# Transfer cracked after one wash



## Thischick78 (Apr 11, 2021)

I’ve had my small business for 4 years now. I work with htv and transfers for bigger jobs. I’ve never had an issue with cracking or peeling. I just finished a big job for a local company and after one wash he said his design cracked. This particular transfer came from F&M expressions. Single color athletic formula on a Next Level 6010 shirt. The customer wears his shirts very fitted. The shirt does have some stretch to it. More so than the Anvil and Bella Canvas I normally use. I think next time I will go with the performance formula that has more elasticity. My question is how do I make this right with the customer? So far only HIS shirt cracked. I did a wash test here (washed and dried 5 times) no issues. When I physically stretched the shirt I did notice small cracks in the design. He is reselling these shirts for his business and is worried. Do I replace just his shirt and tell him I will do the same for any other customers that have the same issue? This is a big order and I am a small business.

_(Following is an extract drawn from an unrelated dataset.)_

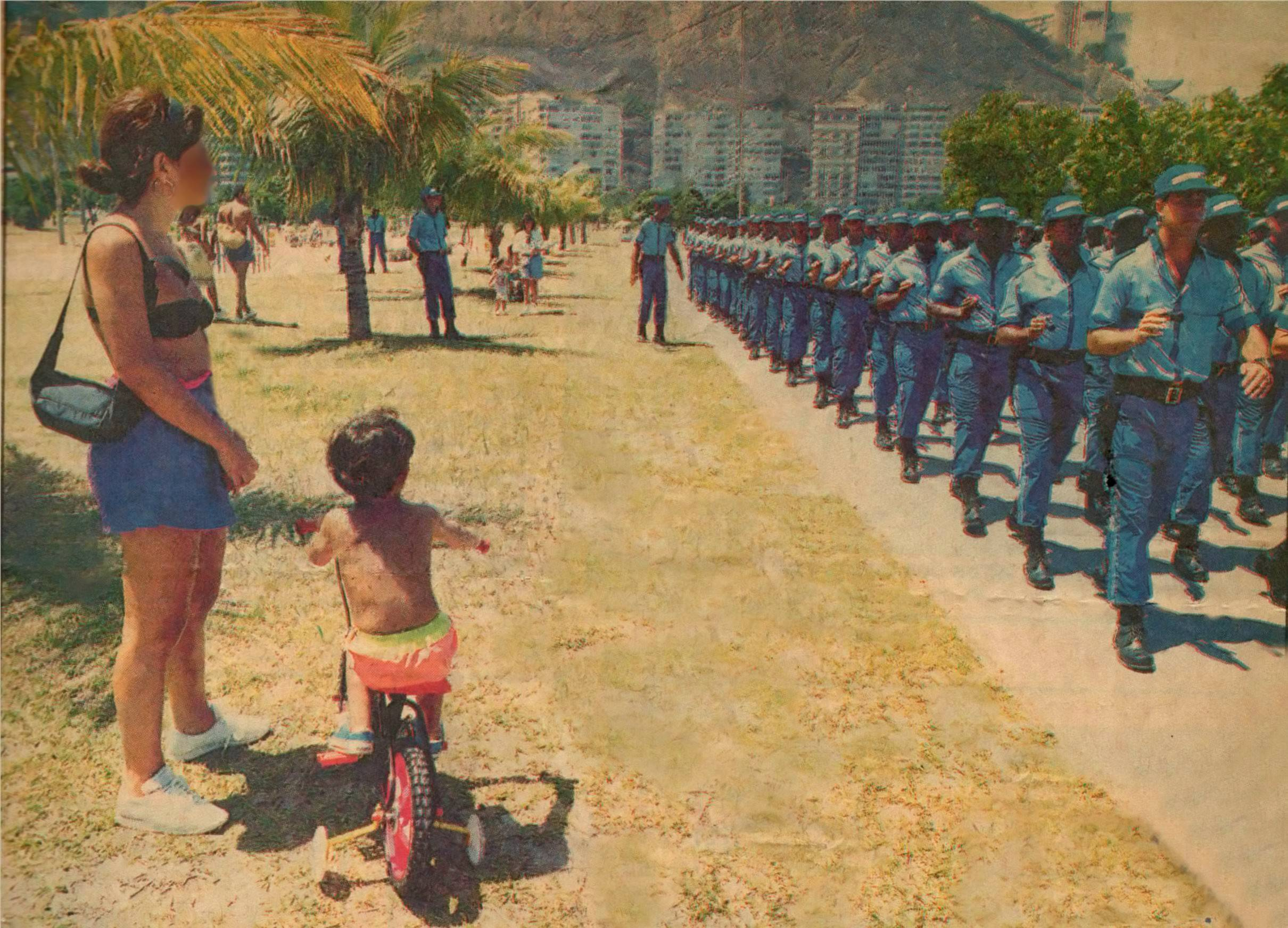 Foto da Guarda Municipal do Rio de Janeiro - 1992

Refunding all of the money will hurt me. But I also want to stand by my work and not lose this customer. I guess I’m lucky I haven’t had this issue until now. I’m just at a loss of what to do and need some guidance.


----------



## jimumfan (Oct 24, 2014)

The first thing you need to do is make sure you're getting the right transfer for the kind of shirt you're decorating. Second, make a deal with the customer. YOU DON"T WANT TO REPLACE THE ORDER! Here's the question you always have to ask when you have a problem, is the issue real or is the customer trying to get a better deal. Only you can determine that. ANY shirt will crack if you yank on it hard enough. If it's plastisol, even with stretch additives, there is a breaking point. I like your solution of replacing any shirt that has a problem but if you don't want that (will he call today stress) hanging over your head, you can offer him a discount on the entire order and move on. Try not to drive yourself crazy, even the best printers run into problems. Most customers are reasonable if you just talk to them.


----------